Never had yarn barf from Red Heart...now the other brands....


----------



## paljoey46 (Nov 20, 2011)

This is wonderful. Now, if they would just make all of their yarns as soft as they did 50 years ago.


----------



## lildeb2 (Jul 14, 2013)

New to me too.


----------



## Marylou12 (Dec 11, 2011)

I got some skeins from Red Heart a few months ago and they had the little tail coming out of the skein. I was sooo happy that there was no yarn barf!
GO RED HEART!


----------



## kareb (Dec 30, 2013)

Yippee. Now to get the rest of the yarn manufacturers to follow suit.


----------



## Charann102 (Apr 26, 2014)

Excellent news! All companies should do this!!! Thanks for sharing the news.


----------



## Hudson (Mar 3, 2011)

[email protected] No yarn vomit?? What ever will I do?


----------



## knitwit1029 (May 8, 2014)

Stablebummom said:


> I just bought this yesterday and lookie!
> Outside yarn comes out the hole in the label and inside yarn comes out of the end WITHOUT YARN BARF!
> 
> Or have I been out of the loop for a while? There are even the arrows that used to be on the wrappers years ago!
> :idea: :thumbup: :idea:


Now if we can only get the OTHER yarn manufacturer's to do this!


----------



## hildy3 (Jan 29, 2011)

Been using Red Heart for 60+ years and it has always had a center pull. 
If you like their "new" label, be sure to email them. That's the only way they will know. Maggie


----------



## lila anderson (Jan 31, 2013)

Yeah! thanks for the post.


----------



## Ann745 (Oct 29, 2012)

run4fittness said:


> New to me. Must go to Ben Franklin and check it out.

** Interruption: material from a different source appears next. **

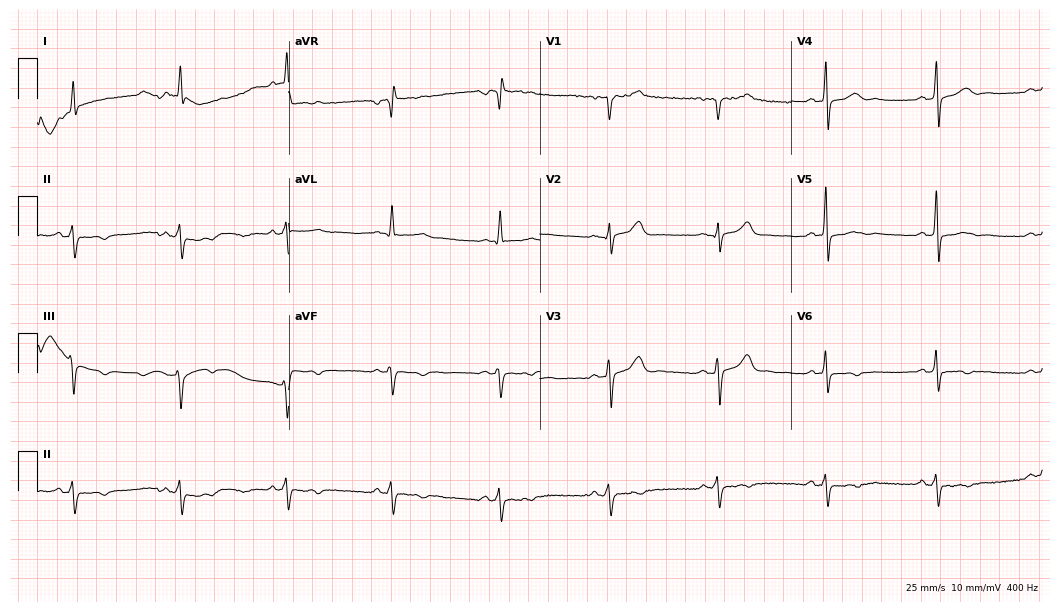
12-lead ECG from a 63-year-old man. No first-degree AV block, right bundle branch block, left bundle branch block, sinus bradycardia, atrial fibrillation or sinus tachycardia recorded for this tracing.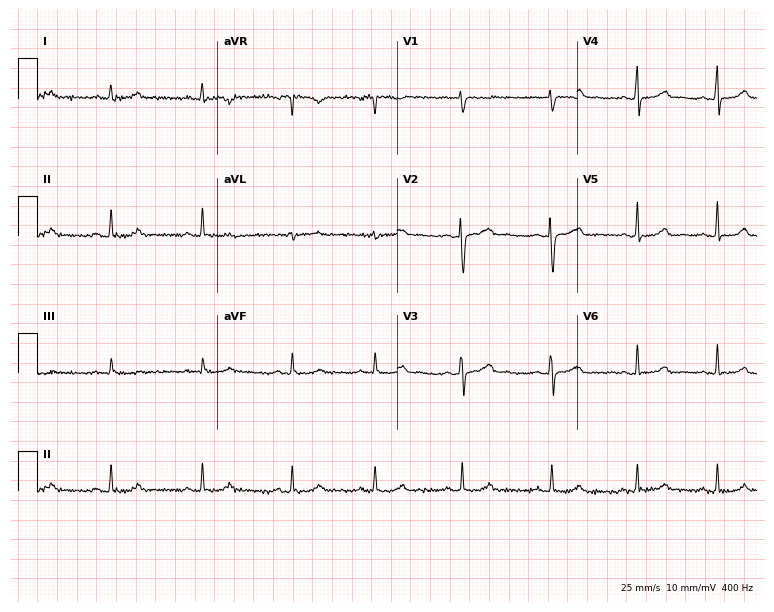
12-lead ECG from a 26-year-old woman. Screened for six findings — first-degree AV block, right bundle branch block (RBBB), left bundle branch block (LBBB), sinus bradycardia, atrial fibrillation (AF), sinus tachycardia — none is recorded. Findings outside these six are not listed.

We haven't had a Ben Franklin since I was a little girl. Sounds like fun.


----------



## knitwitch36 (Oct 1, 2011)

red heart yarn is not easy to get here in the UK.sounds like a good thing showing the end of the yarn.i hope other company's follow that idea


----------



## MrsC (Jul 10, 2011)

I bought some a week ago and was pleased to find that, as well.


----------



## snughollow (Aug 4, 2012)

Wouldn't it be great if all the yarns were like this??


----------



## cathbeasle (Jun 8, 2012)

Great news!


----------



## tamy04951 (May 16, 2014)

I've seen this on a few skeins, I thought it was a happy mistake! LOL hoping they continue with this though it makes life much easier


----------



## mperrone (Mar 14, 2013)

Good grief -- another reason to add to my stash!


----------



## SouthernGirl (Dec 28, 2011)

Well that's good news.


----------



## mama879 (Jan 27, 2011)

Now maybe every one else will do the same thing... Thanks for the info..


----------



## disgo (Mar 2, 2013)

Not to so my age myself but Red Heart has had a patent on this method since before I was a baby. I have RH yarn that is over fifty years old and it had it then and has it still. Doesn't any one read their labels or do you all just squeeze like toilet paper and buy?

   I forgot! People on KP don't use disgusting acrylic let alone Red Heart since it has been described by some as knitting with barbed wire. :!:


----------



## Stablebummom (Dec 5, 2011)

Hudson said:


> [email protected] No yarn vomit?? What ever will I do?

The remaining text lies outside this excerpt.